Interrogating basal ganglia reinforcement with deep brain stimulation in Parkinson’s disease.

Dopamine and the basal ganglia have been conserved over more than 500 million years of evolution. They are fundamental to animal and human behaviour. Parkinson’s disease (PD) is associated with loss of dopaminergic innervation to the basal ganglia. Over 6 million people suffer from the debilitating symptoms of PD that span disturbance of emotion, cognition and movement. There is a pressing need to understand the pathogenesis of these symptoms, but an integrated account of dopamine and basal ganglia function is lacking. This constitutes a significant roadblock to scientific and therapeutic advances. To overcome this roadblock, ReinforceBG poses the novel unconventional hypothesis that loss of dopamine in PD does not impair movement per se but leads to chronic negative reinforcement of neural population dynamics. Conversely, in the healthy state, transient dopamine signals may stabilize cortex–basal ganglia activity to facilitate reentry and refinement of cortical output. To address this hypothesis, ReinforceBG will combine invasive electrocorticography and local field potential recordings with closed-loop deep brain stimulation in PD patients. Aim 1 will investigate how basal ganglia pathways coordinate neuromuscular adaptation. Aim 2 will shed light on basal ganglia reinforcement in multiple behavioural domains, including movement, gait, speech, and spatial navigation in virtual reality. Aim 3 will develop a neuroprosthetic brain-computer interface that aims to modulate basal ganglia reinforcement. ReinforceBG deviates from outdated models on pro- vs. antikinetic “Go” and “NoGo” pathways and promises a holistic reinforcement-centred view of basal ganglia function. It will leverage the unprecedented spatiotemporal precision of neuromodulation for the development of an innovative brain circuit intervention that modulates neural reinforcement in real time. This opens new horizons for the interdisciplinary treatment of brain disorders affecting the dopaminergic system.

We have established invasive brain signal recordings combined with invasive electrical neurostimulation using both cortical and and subcortical neural interfaces in people living with Parkinson's disease. More than 50 patients undergoing brain surgery have been recruited and have successfully participated in our project. The first results from our study elucidate the propagation of brain circuit activity from cortex to subcortex and its' susceptibility to therapeutic interference using cortical brain stimulation and evoked response patterns in the depth of the brain and at the level of muscle activation. Moreover, we have used individualized precision phenotyping of motor output, combining high-density electromyography (EMG) and kinematic recordings for closed-loop neurostimulation. Based on this, our results show that subthalamic neuromodulation can reinforce and invigorate ongoing motor programs and kinematics. Finally, we have developed a computational framework for invasive brain signal decoding that was already used an validated across a variety of human behaviors and neuropsychiatric symptoms including, movement intention, movement speed, emotional processing and epileptic seizure activity. Using this computational framework we have implemented the first generalized adaptive DBS paradigm, based on pretrained movement decoders, stimulating only when patients intend or perform movements.

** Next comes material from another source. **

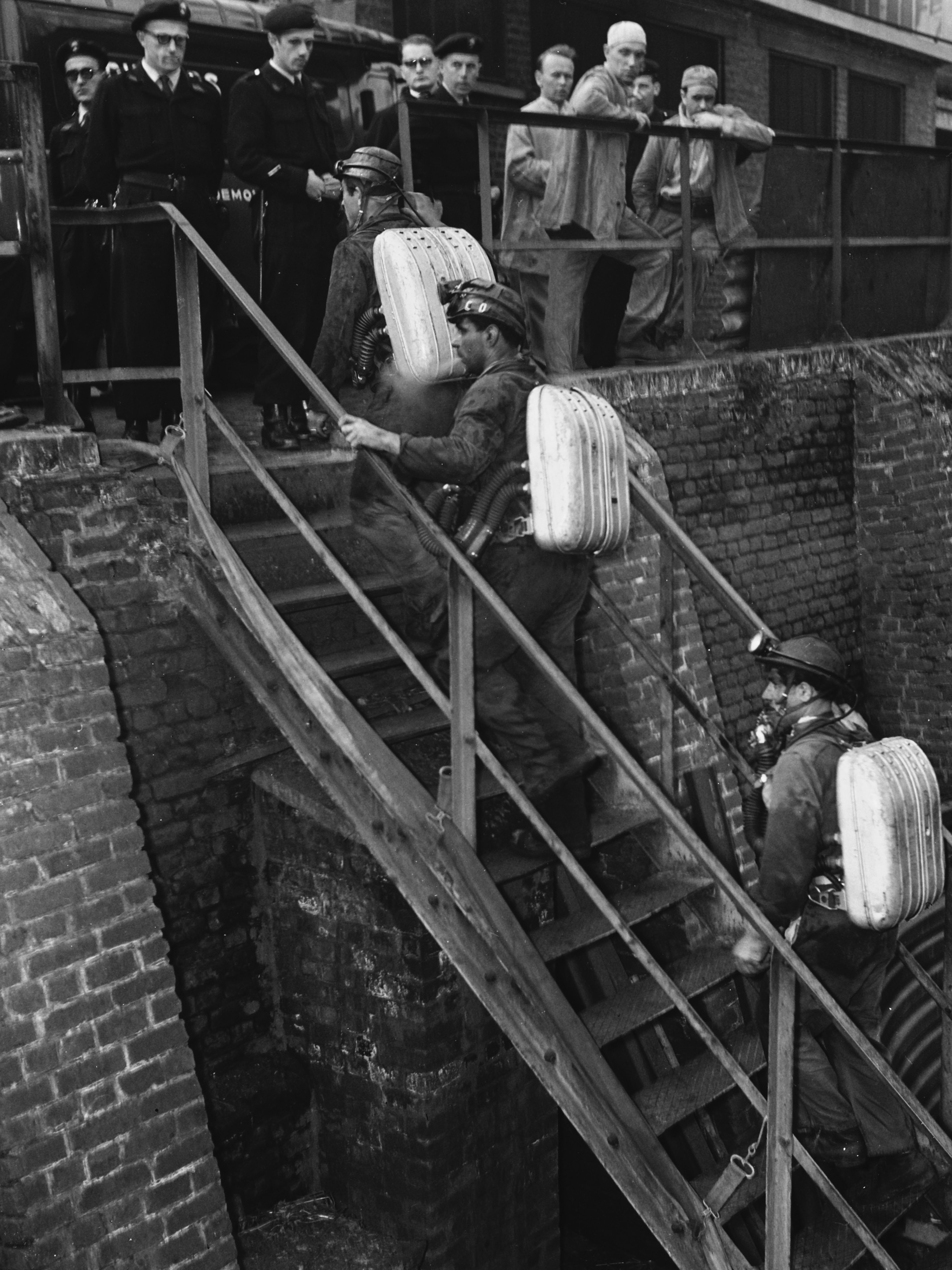 Mijnramp Bois du Caizier , Marcinelle Belgie. Redders met zuurstofapparaten 9 augustus 1956

We identified beta oscillations as the most widely distributed cortical rhythm and demonstrated their integration into dopamine-sensitive cortico-subcortical networks using invasive recordings and connectomics. This establishes beta activity as a systems-level marker of dopaminergic modulation across motor and non-motor domains. Combining invasive electrophysiology with functional connectomics, we showed that both dopamine and DBS modulate cortex–basal ganglia networks by suppressing pathological long-range synchrony, despite differing local effects. In Parkinson’s disease, we found that both therapies accelerate neural dynamics underlying volitional action by shifting information flow from beta to theta rhythms, shortening the delay between intention and movement execution. We developed a generalizable machine learning platform integrating brain signal decoding with structural connectivity, validated across movement, emotion, and seizure domains in diverse patient populations. Finally, we implemented a motor state-dependent closed-loop DBS algorithm that selectively enhanced movement speed with minimal stimulation, demonstrating that state-aware neuromodulation can outperform continuous paradigms by targeting pathological dynamics with high temporal specificity.